Determine the most suitable pricing models for each segment (e.g., discounts, membership plans,) taking into account all relevant factors, including customer preferences, market conditions, cost structure, as well as financial goals and objectives.

One pricing strategy may be enough for certain products. Others may require multiple pricing strategies to ensure success in the market. At this stage, you must consider the most suitable pricing strategies for your new offer based on everything you know about your goals, the market, your customers, and your competitors.

Monitor pricing performance 

Track changes in demand over time to identify any potential issues with the current pricing strategy and adjust accordingly.

Setting a price is rarely a “set and forget” exercise. You must track the performance of your offers over a period, noting changes in the market, sales figures, and projections. 

There will likely be a time when you need to adjust prices, and it is better to be prepared.

Real-life examples of pricing strategies

So, let’s dive into some real-life examples of pricing strategies that popular companies use:

  1. Volume pricing by Costco 
  2. Bundle pricing by Verizon 
  3. Premium Pricing by Rolex 

Costco is known for offering large quantities of groceries, consumer electronics, and everyday goods at low prices. This is the essence of volume pricing, selling products in bulk and offering discounts on them.

The secret to Costco’s success is that while its products may appear cheaper to the average consumer, a margin is built into their prices. By moving large product volumes and selling memberships, Costco maximizes profitability.

Customers shown to be buying products in bulk in Costco as a result of its volume based pricing strategy

Bundle pricing by Verizon

As with many telecommunications companies, Verizon relies heavily on bundle pricing to drive business. For instance, they bundle their Fios Internet and TV services to entice customers to commit to a more comprehensive home entertainment package.

The Verizon internet and TV packages may include other extras to sweeten the deal, like an Xbox console, controller, headset, or Home Depot gift card.

Verizon offering discounts to customers with bundles to show its bundle pricing strategy

Premium Pricing by Rolex

Rolex is the very definition of a luxury watch band. Their name is practically synonymous with affluence. It’s not hard to find a cheaper watch, but the status and feeling that comes with owning and wearing a Rolex is what consumers are after.

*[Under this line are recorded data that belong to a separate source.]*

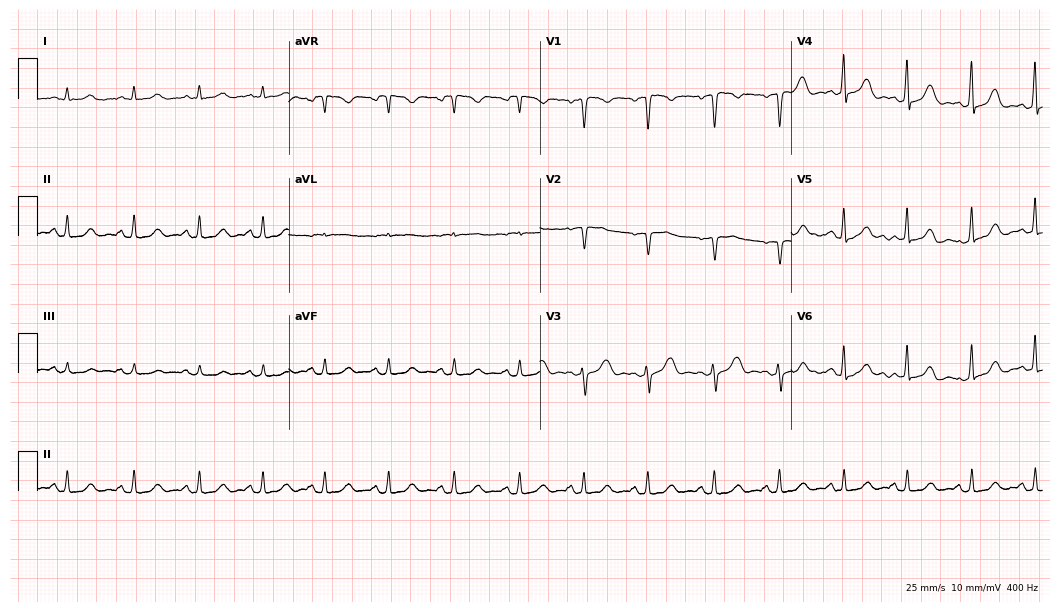
Electrocardiogram, a man, 51 years old. Of the six screened findings (first-degree AV block, right bundle branch block, left bundle branch block, sinus bradycardia, atrial fibrillation, sinus tachycardia), none is recorded. Only these six findings were labelled.
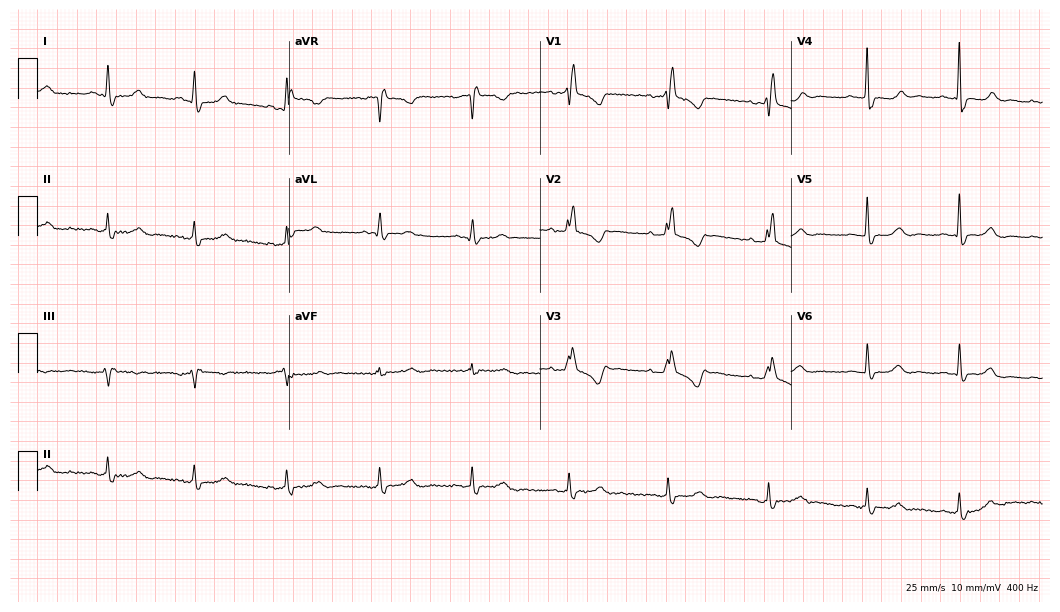
Standard 12-lead ECG recorded from a 55-year-old female (10.2-second recording at 400 Hz). The tracing shows right bundle branch block.
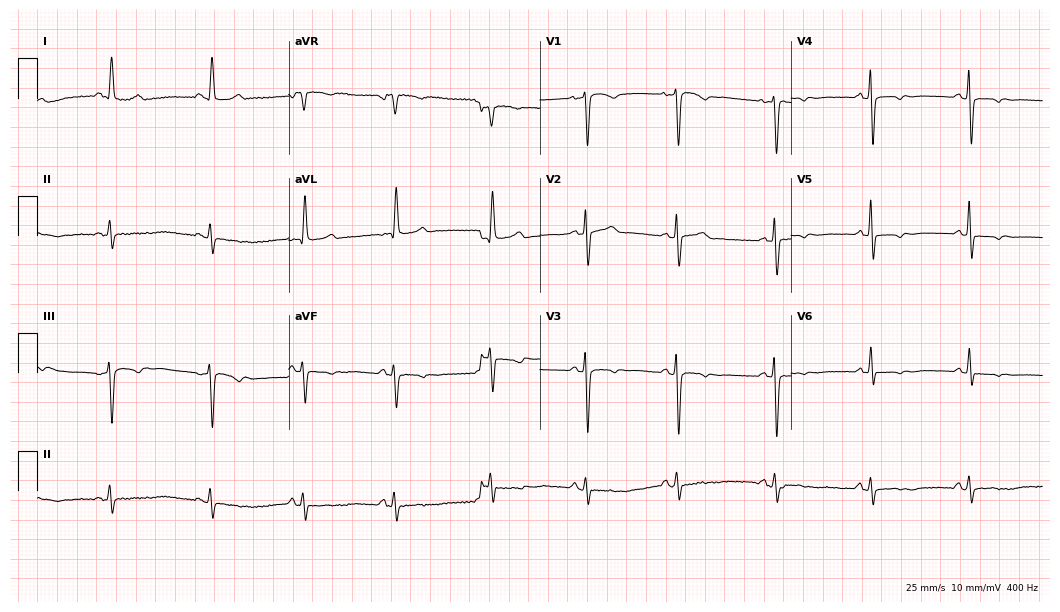
Resting 12-lead electrocardiogram (10.2-second recording at 400 Hz). Patient: a 76-year-old female. None of these six findings is recorded: first-degree AV block, right bundle branch block, left bundle branch block, sinus bradycardia, atrial fibrillation, sinus tachycardia. Findings outside these six are not listed.

Graph depicting the growth in the brand value of Rolex to sustain its premium pricing strategy

By selling to the affluent, Rolex is effectively polarizing the market and appealing only to a specific type of customer they want to serve. The strategy works as we know how Popular Rolex is.

Frequently asked questions about pricing strategy

What is pricing strategy?

Pricing strategy is the method businesses employ to price their offerings in a way that appeals to their customers, is competitive, and sustains the business in the long run.

What are the three basic pricing strategies?

The three basic pricing strategies are cost-based pricing, value-based pricing, and competition-based pricing. They focus on different aspects to help businesses make the right decision.

How do companies formulate a pricing strategy?

Companies use a variety of pricing strategies on a per-product basis. They explore factors like market conditions, customer needs, competitors, revenue goals, and price/value fit to determine the ideal pricing model.

What makes a high/low pricing strategy appealing to sellers?

A high-low pricing strategy allows companies to collect customer data while selling their product at a higher-than-normal price point. This maximizes profitability.

Is psychological pricing ethical?

Psychological pricing might be seen as manipulative, but as long as it is transparent and not deceiving, it is considered an ethical strategy.

Empower your business by implementing these examples of pricing strategies

Regarding pricing, you shouldn’t just pull a number out of a hat and call it a day. That’s not a strategy. Pricing strategy must rely on facts and figures that guide you in the right direction. 

Consider all these pricing strategies examples after conducting an analysis of the market, customers, competitors, and other factors that empowers your decision-making.